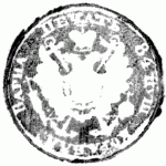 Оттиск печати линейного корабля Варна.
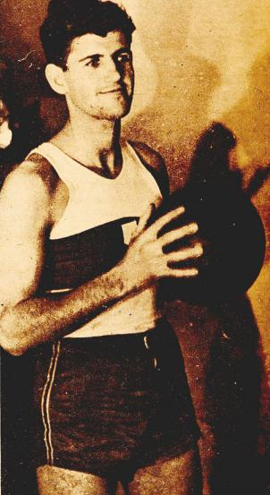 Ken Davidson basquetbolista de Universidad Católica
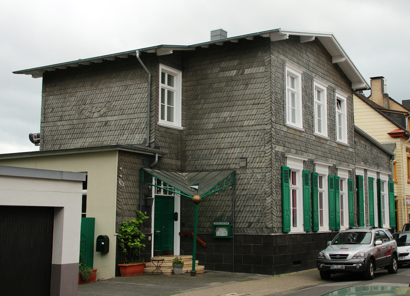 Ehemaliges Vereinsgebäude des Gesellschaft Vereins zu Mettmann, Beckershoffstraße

**Work task:** Omit each picture, then return all of the listing exactly as it stands.

**Completed exercise:**
 Оттиск печати линейного корабля Варна.
 Ken Davidson basquetbolista de Universidad Católica
 Ehemaliges Vereinsgebäude des Gesellschaft Vereins zu Mettmann, Beckershoffstraße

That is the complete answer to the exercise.